§ **Exercise prompt**
Take the lines from the one containing "Dänemark, König Friedrich" through the final line below and restate them exactly. Omit the pictures.
___ Exercise data ___
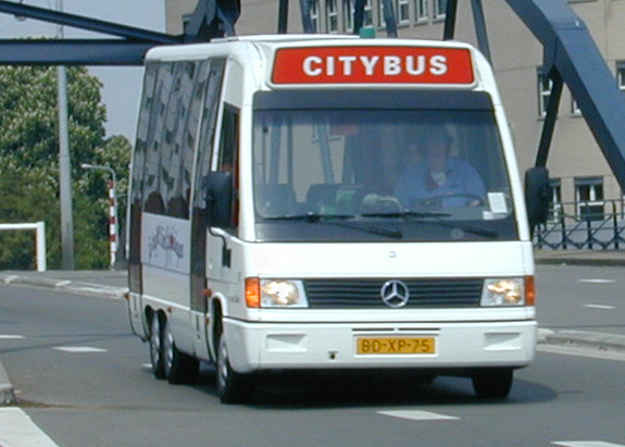 Arriva bus C2 van het type Mercedes Benz MB 100/BUSisness te Groningen.
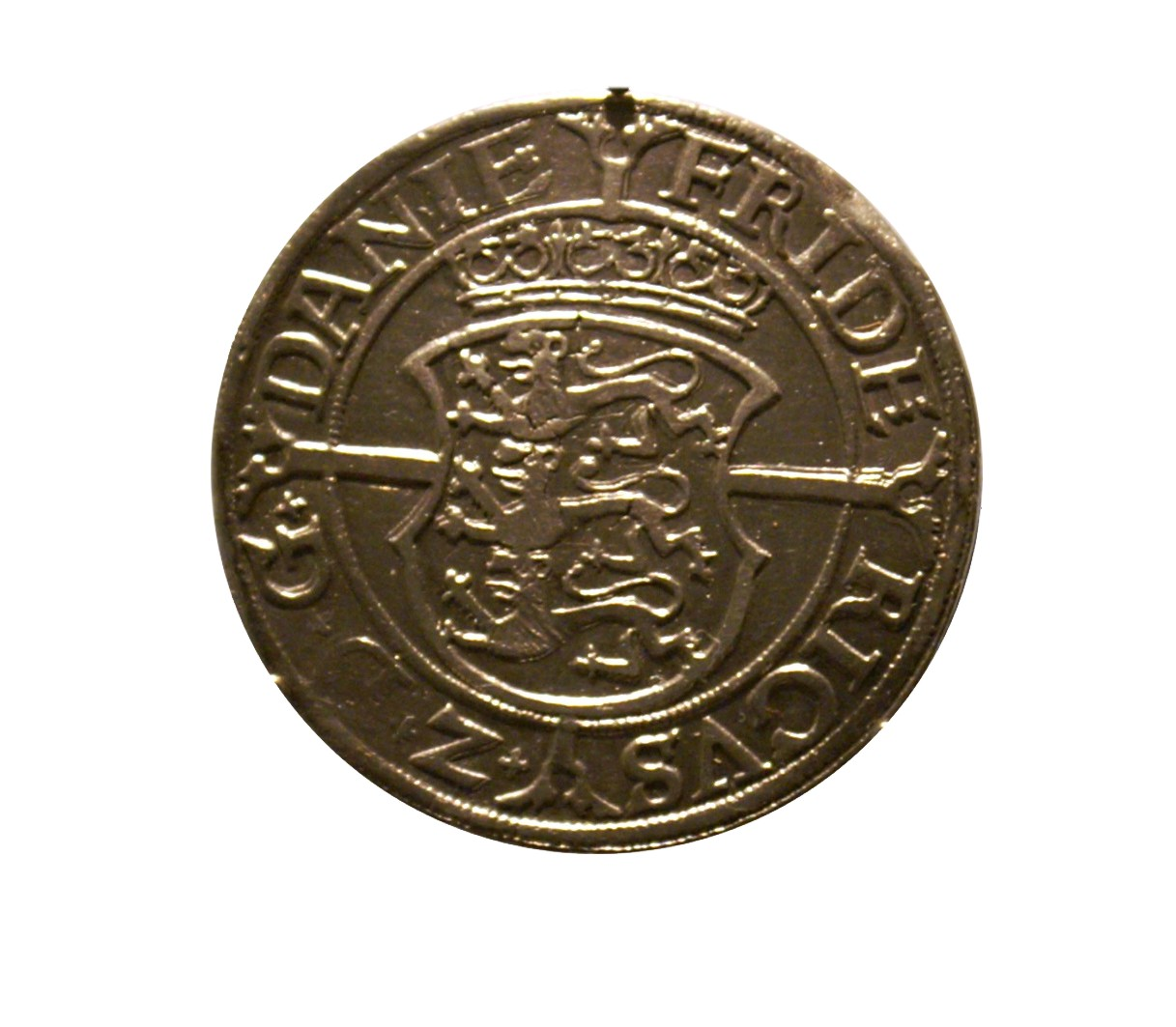 Dänemark, König Friedrich II. (1559-88), Taler, 1563, Kopenhagen
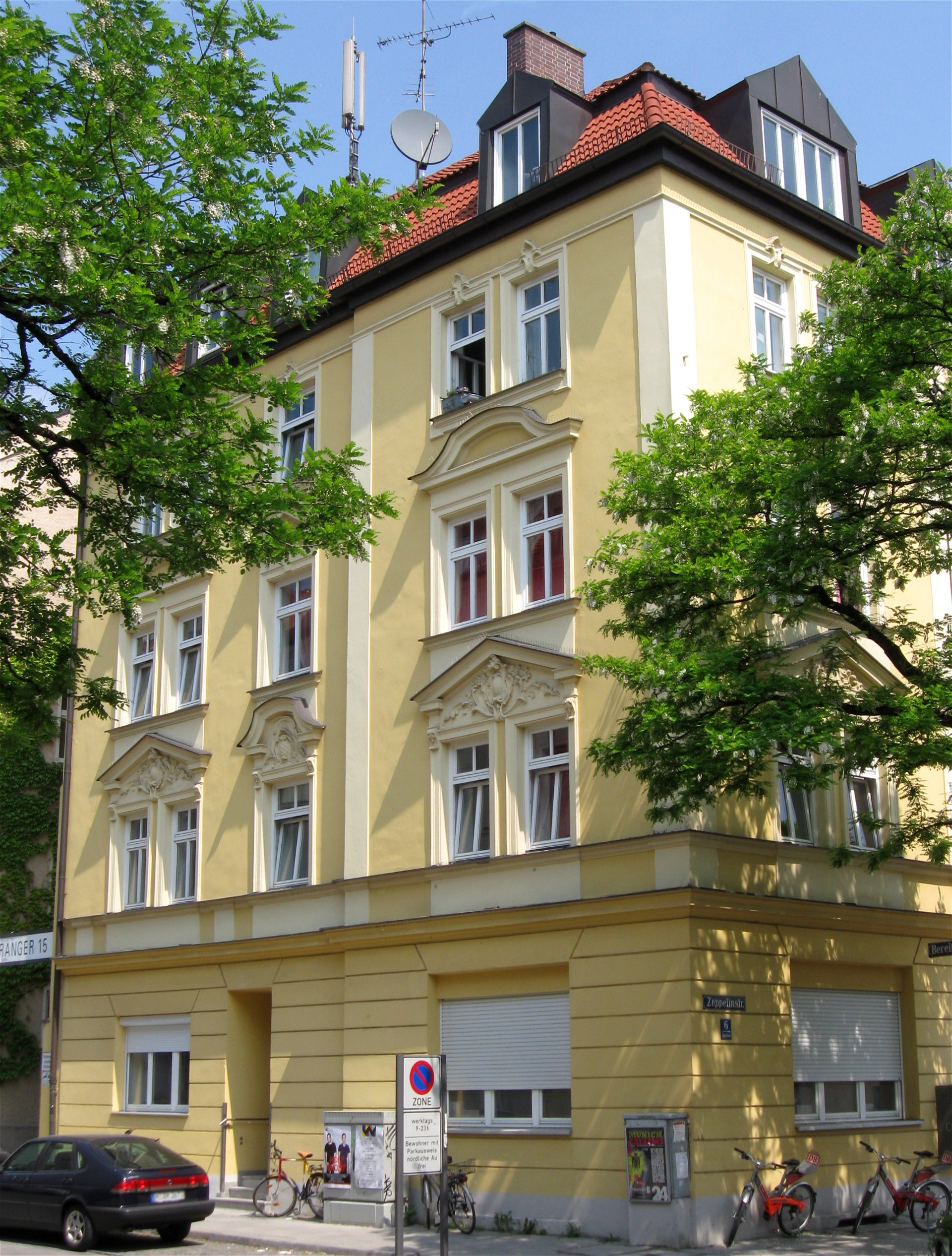 Zeppelinstraße 6; Mietshaus, neubarocker Eckbau, mit reicher Gliederung und Stuckdekor, 1896 von Carl Schmidt.
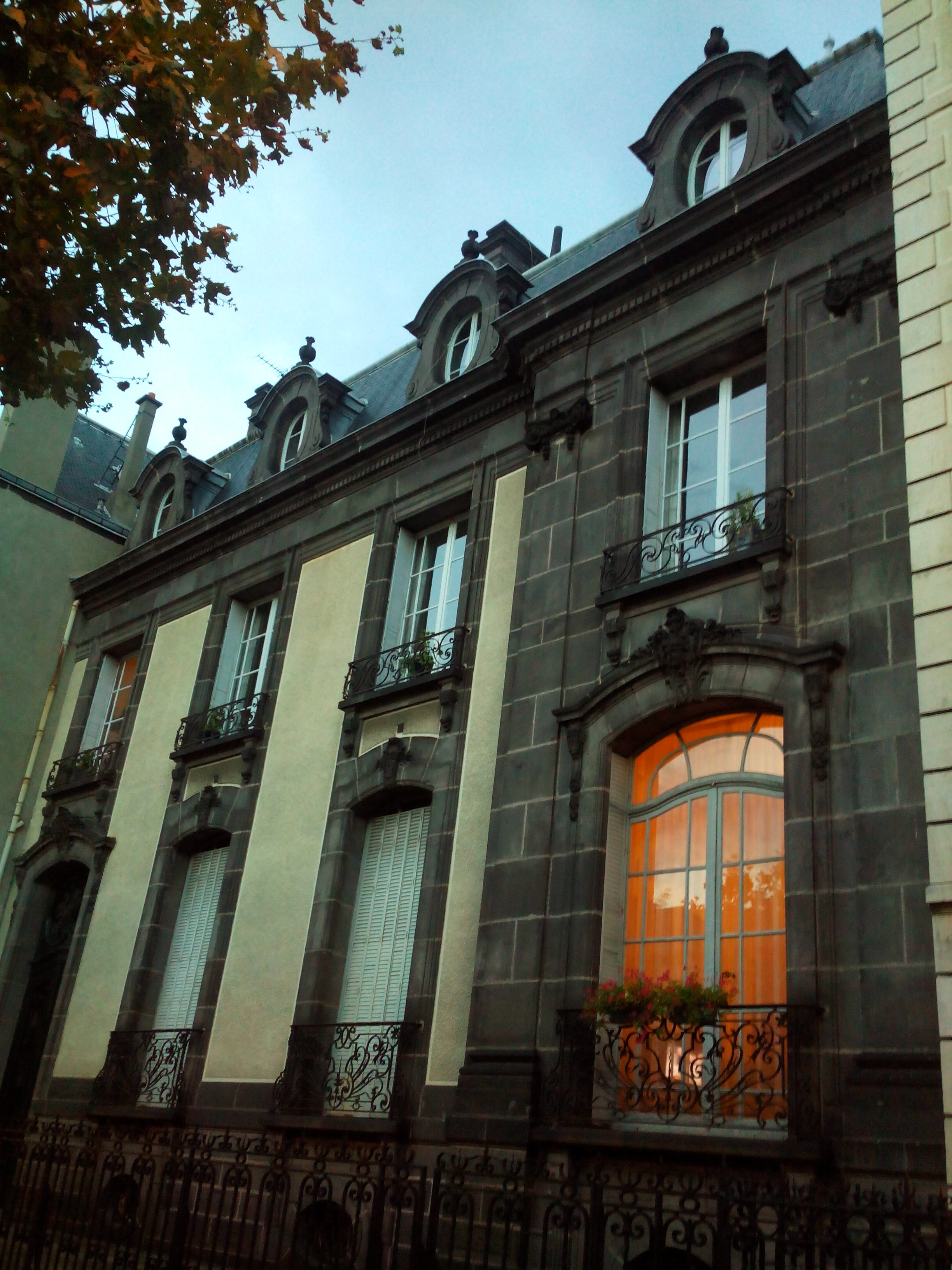 Hôtel Cote-Blatin
___
§ **Expected answer**
 Dänemark, König Friedrich II. (1559-88), Taler, 1563, Kopenhagen
 Zeppelinstraße 6; Mietshaus, neubarocker Eckbau, mit reicher Gliederung und Stuckdekor, 1896 von Carl Schmidt.
 Hôtel Cote-Blatin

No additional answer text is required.